You can do a bogus analysis like that. For tweets by hour, as in this example, I think you should look at the increase and decrease of the data and investigate in detail where there was a change.

It's easy to see that the word frequency is certainly getting a lot of attention. However, it should be noted that a large number of extracts for this example is not always a positive reaction.

With regard to parsing, it may be possible to overcome the weaknesses of examining frequent word-only occurrences. But honestly, I wouldn't have fully realized that possibility this time around.
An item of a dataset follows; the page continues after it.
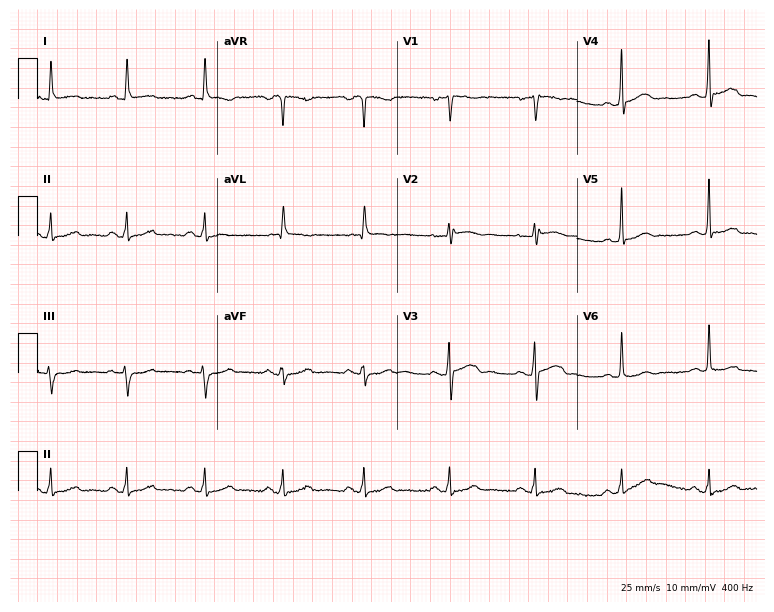
12-lead ECG from a 49-year-old female patient. No first-degree AV block, right bundle branch block (RBBB), left bundle branch block (LBBB), sinus bradycardia, atrial fibrillation (AF) or sinus tachycardia recorded for this tracing.
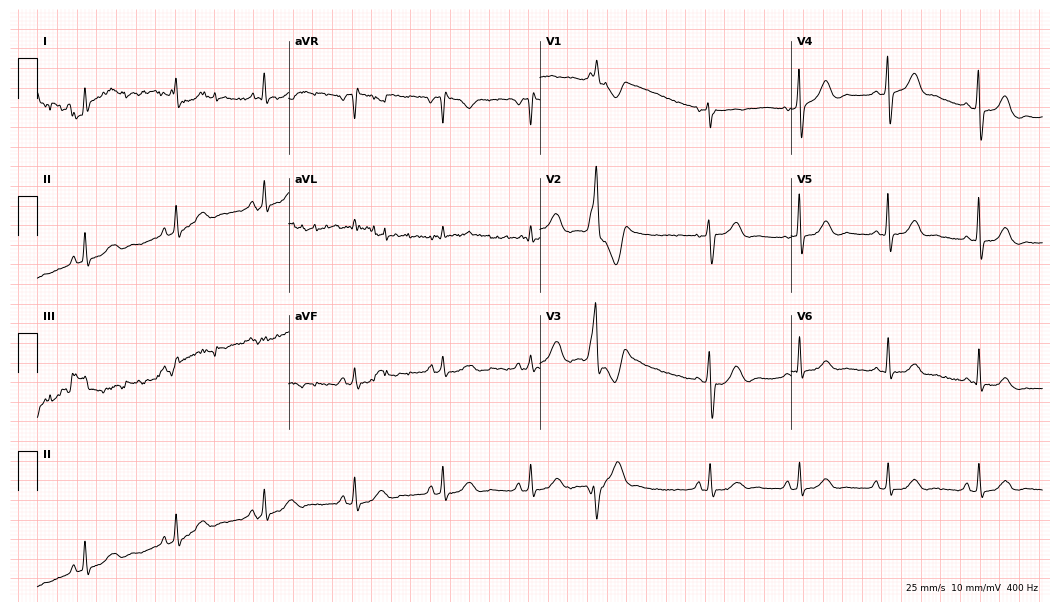
12-lead ECG from a male patient, 65 years old. Screened for six findings — first-degree AV block, right bundle branch block, left bundle branch block, sinus bradycardia, atrial fibrillation, sinus tachycardia — none is recorded.

This will be an issue for the future.

By the way, I couldn't get the tweet of the key mark with the filter of Streaming API.

Recommended Posts

That's why I'll look up tweets from the House of Representatives election
That's why I'll analyze the comments from the House of Representatives election Nico Nama's party leader debate.
That's why I calculate the number of seats for the proportional representation in the lower house election
That's why I analyze the homepages of each political party
I'll get rid of every single imperial system from the world!